Cisco shares gained 10.3% after trading opened on Thursday, marking the stock’s biggest intraday jump since March 2020.
The workforce reduction isn’t about trying to boost profits, according to Chief Financial Officer Scott Herren. Cisco needs to rapidly shift further into cybersecurity, cloud systems and artificial intelligence-related products, so it’s freeing up resources to do that, he said in an interview.
The cuts will reduce Cisco’s headcount of 90,400 by about 7% — indicating a loss of more than 6,300 jobs. The move will bring short-term costs of about $1 billion, Cisco said. It also has been digesting the purchase of Splunk Inc., which it acquired earlier this year.
Even with the push to sell more software and services, Cisco still counts on installations of new equipment for much of its revenue. On that front, it saw improvement in the latest quarter — a sign corporate customers are investing in their networks again. They had previously been more focused on installing gear they’ve already purchased.
“The period of inventory digestion by our customers is now largely behind us,” Chief Executive Officer Chuck Robbins said on a call with analysts. He pointed to strong demand across all regions and major product lines, including from government clients.

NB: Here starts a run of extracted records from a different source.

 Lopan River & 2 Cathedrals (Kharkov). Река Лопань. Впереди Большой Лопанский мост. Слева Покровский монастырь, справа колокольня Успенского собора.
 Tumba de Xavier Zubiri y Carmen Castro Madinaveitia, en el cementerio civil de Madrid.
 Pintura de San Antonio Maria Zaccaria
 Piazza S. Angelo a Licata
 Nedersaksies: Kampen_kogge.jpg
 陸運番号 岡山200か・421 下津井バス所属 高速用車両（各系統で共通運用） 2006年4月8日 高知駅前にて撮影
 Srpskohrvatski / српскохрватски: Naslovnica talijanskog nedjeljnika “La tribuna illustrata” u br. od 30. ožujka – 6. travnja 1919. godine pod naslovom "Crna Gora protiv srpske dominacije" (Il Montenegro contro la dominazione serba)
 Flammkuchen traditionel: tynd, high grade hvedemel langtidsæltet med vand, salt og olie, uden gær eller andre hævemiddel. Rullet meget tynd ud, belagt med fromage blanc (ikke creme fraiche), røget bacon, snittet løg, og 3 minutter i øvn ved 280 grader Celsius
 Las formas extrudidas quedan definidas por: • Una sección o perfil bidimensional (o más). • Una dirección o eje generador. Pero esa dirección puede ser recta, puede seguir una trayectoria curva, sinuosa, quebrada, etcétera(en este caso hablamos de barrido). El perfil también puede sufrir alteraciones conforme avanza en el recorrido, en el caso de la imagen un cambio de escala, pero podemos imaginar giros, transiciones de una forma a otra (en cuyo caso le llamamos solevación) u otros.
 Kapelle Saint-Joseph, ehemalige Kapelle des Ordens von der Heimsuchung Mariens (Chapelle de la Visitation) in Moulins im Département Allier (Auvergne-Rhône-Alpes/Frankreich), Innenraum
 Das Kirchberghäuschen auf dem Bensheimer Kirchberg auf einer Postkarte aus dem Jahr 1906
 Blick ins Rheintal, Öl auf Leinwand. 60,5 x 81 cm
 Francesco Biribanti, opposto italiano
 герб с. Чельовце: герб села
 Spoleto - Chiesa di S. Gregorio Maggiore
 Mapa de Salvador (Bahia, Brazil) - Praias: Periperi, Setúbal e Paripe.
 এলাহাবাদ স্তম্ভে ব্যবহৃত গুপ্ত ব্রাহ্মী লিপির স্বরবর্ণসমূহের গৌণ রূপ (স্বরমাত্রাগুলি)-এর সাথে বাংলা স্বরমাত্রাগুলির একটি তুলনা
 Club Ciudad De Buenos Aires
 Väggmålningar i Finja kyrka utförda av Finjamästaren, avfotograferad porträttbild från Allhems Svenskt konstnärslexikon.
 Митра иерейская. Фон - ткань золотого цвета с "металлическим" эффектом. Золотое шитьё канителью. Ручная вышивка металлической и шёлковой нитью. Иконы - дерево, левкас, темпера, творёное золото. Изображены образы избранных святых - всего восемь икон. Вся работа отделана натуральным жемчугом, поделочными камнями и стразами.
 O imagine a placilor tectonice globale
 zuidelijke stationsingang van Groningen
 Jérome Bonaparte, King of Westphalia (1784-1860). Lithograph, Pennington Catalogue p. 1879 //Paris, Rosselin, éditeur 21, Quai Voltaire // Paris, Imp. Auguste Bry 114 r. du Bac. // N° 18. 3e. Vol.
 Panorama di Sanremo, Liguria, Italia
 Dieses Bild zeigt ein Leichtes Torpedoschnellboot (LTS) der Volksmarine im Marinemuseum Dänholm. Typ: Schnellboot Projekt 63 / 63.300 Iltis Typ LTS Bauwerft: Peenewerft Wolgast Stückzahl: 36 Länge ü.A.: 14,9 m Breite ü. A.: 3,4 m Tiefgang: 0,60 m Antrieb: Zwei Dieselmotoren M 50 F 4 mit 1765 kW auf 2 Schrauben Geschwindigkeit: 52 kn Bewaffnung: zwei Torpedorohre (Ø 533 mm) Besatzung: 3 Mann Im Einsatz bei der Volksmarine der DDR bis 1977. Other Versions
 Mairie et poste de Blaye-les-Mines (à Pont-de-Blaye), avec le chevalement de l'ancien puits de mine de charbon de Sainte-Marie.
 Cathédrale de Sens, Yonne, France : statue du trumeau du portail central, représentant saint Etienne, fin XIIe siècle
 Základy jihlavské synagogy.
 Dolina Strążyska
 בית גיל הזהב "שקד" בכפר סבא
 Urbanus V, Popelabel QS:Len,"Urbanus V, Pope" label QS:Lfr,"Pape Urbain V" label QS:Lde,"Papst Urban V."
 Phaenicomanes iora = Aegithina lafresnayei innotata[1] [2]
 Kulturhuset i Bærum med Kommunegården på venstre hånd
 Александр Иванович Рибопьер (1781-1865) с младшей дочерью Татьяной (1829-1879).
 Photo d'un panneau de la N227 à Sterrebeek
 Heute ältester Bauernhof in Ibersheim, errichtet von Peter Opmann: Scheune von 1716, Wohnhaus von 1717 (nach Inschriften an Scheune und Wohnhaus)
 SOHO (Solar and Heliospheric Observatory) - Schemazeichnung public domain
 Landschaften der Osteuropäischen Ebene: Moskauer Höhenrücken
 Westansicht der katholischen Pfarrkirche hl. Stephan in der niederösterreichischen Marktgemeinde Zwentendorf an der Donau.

Though revenue declined 10% to $13.6 billion in the fourth quarter, that beat the $13.53 billion that analysts had predicted. Profit was 87 cents a share, minus some items. Wall Street projected 85 cents.
Cisco reported a 14% gain in orders, a closely watched indicator of future revenue. Orders had been flat in the third quarter compared with a year earlier, excluding the newly acquired Splunk. Without Splunk, orders were up 6% in the fourth quarter, Cisco said.
In the first quarter, profit will be 86 cents to 88 cents a share, excluding some items, Cisco said. That compares with a prediction of 85 cents. For fiscal 2025, revenue will range as high as $56.2 billion, a projection that is above Wall Street’s consensus estimate.
The company is trying to persuade investors that new products and services will help Cisco benefit from spending on data centers and artificial intelligence. Unlike some hardware makers, notably Nvidia Corp., the company hasn’t yet been able to point to multiple billions of revenue from that area.
Cisco’s management team has tried to focus investor attention on its deferred revenue, which they say shows the success of a shift from one-time purchases to long-term contracts.